*Work to be completed:* Nothing should appear in the answer except the lines below from the line containing "sample: Temporal Lobe" through the line containing "sample: C. elegans embryo", copied exactly, with pictures left out.

*Data for this exercise:*
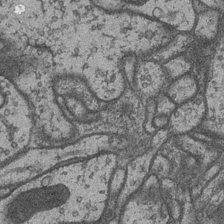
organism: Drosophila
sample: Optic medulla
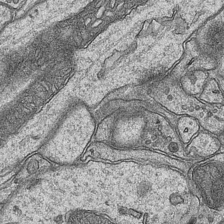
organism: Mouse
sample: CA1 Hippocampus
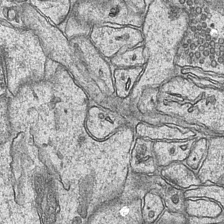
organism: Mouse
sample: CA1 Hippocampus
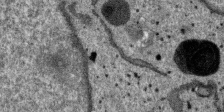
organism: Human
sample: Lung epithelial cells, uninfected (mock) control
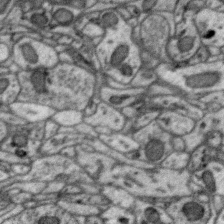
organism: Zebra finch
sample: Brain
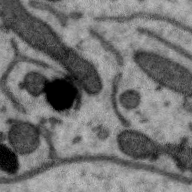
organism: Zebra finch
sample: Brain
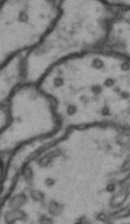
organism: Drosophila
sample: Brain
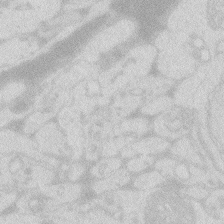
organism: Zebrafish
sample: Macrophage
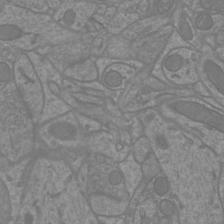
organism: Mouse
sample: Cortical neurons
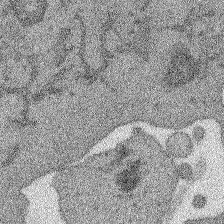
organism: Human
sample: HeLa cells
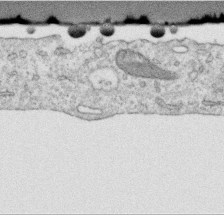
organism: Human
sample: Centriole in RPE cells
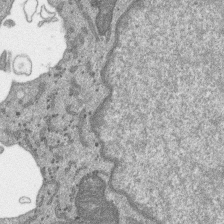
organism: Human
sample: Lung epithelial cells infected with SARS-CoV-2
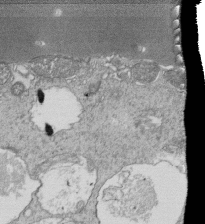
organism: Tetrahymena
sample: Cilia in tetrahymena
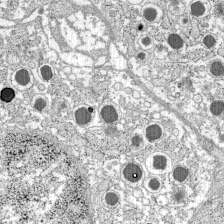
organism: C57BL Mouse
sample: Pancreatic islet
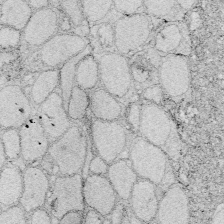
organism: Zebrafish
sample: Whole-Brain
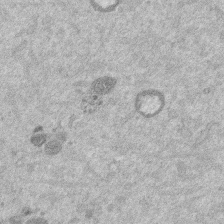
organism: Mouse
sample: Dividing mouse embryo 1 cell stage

...

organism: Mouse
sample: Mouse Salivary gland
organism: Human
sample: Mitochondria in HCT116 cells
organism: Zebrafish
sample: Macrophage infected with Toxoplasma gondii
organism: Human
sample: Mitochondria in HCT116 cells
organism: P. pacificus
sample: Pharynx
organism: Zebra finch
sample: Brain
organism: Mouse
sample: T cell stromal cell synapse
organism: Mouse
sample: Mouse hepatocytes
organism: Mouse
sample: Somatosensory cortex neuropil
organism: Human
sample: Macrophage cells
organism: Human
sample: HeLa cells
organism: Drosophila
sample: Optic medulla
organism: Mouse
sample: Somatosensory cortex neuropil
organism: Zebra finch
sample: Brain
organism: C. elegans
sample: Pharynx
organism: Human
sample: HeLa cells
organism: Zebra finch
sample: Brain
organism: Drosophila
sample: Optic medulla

==

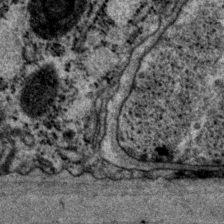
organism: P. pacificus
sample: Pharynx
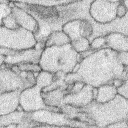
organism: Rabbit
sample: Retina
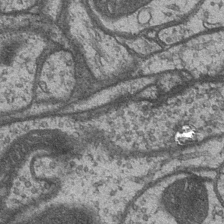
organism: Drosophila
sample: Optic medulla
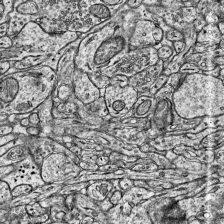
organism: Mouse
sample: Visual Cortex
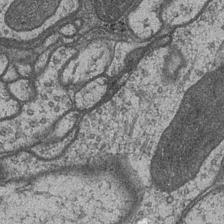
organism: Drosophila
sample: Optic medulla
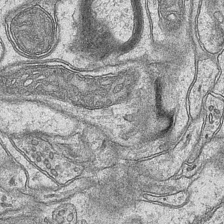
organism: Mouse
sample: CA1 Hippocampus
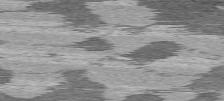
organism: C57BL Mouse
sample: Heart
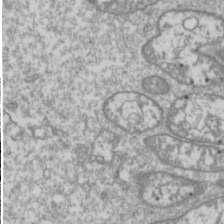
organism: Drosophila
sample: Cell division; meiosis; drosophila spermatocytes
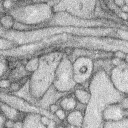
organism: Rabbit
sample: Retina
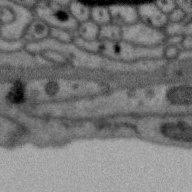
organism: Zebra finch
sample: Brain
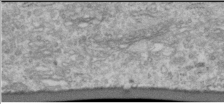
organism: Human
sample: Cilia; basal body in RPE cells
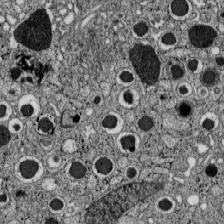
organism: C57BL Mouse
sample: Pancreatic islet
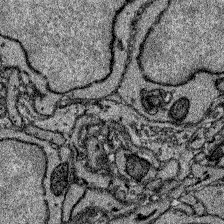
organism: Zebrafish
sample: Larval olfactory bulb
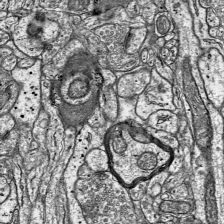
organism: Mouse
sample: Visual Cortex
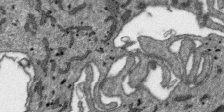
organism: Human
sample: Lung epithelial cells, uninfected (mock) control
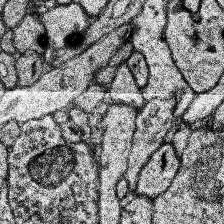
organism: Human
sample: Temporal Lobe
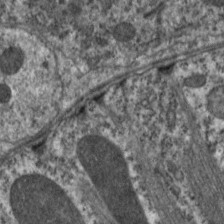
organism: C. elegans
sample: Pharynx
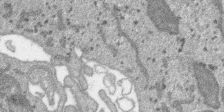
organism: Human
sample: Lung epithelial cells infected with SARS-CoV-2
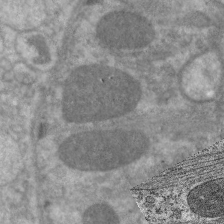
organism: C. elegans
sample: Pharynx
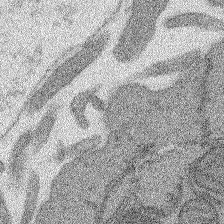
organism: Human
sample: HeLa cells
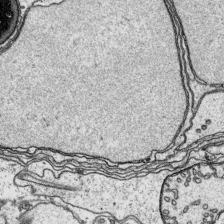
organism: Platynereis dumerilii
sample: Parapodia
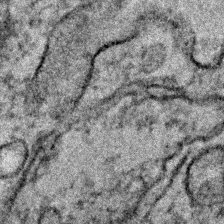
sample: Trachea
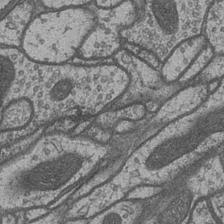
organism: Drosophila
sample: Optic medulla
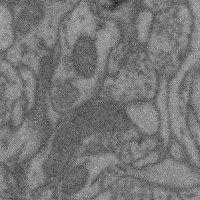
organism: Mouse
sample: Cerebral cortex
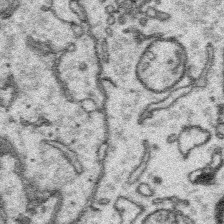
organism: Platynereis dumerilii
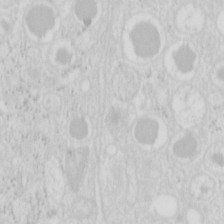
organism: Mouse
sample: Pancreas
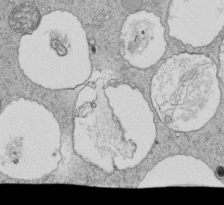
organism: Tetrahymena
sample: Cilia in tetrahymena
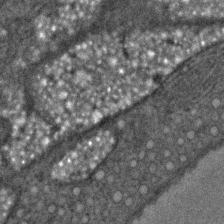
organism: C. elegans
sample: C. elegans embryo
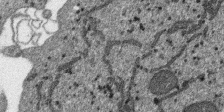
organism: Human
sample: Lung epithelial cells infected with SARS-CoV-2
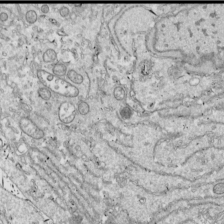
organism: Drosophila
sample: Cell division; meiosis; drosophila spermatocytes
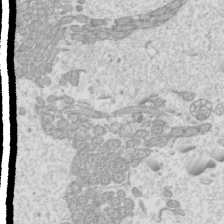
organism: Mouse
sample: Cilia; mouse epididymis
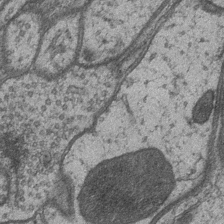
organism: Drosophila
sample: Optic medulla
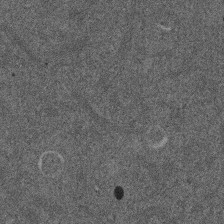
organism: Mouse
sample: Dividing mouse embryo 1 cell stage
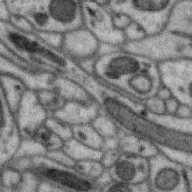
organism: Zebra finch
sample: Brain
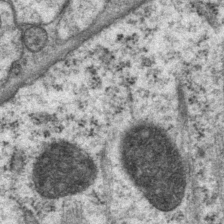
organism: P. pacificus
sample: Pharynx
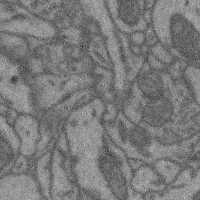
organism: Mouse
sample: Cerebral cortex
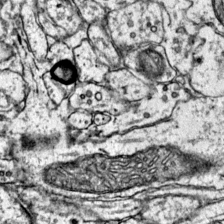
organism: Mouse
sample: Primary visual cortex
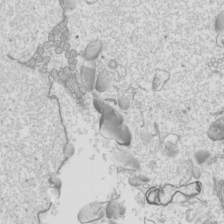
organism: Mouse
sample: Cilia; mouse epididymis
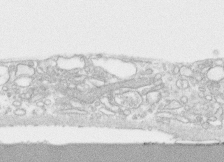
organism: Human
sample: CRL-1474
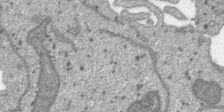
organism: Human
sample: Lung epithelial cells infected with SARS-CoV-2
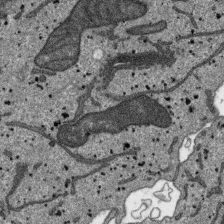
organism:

*Result for this task:*
sample: Temporal Lobe
organism: C. elegans
sample: Pharynx
organism: Human
sample: Lung epithelial cells infected with SARS-CoV-2
organism: C. elegans
sample: Pharynx
organism: Human
sample: HeLa cells
organism: Platynereis dumerilii
sample: Parapodia
sample: Trachea
organism: Drosophila
sample: Optic medulla
organism: Mouse
sample: Cerebral cortex
organism: Platynereis dumerilii
organism: Mouse
sample: Pancreas
organism: Tetrahymena
sample: Cilia in tetrahymena
organism: C. elegans
sample: C. elegans embryo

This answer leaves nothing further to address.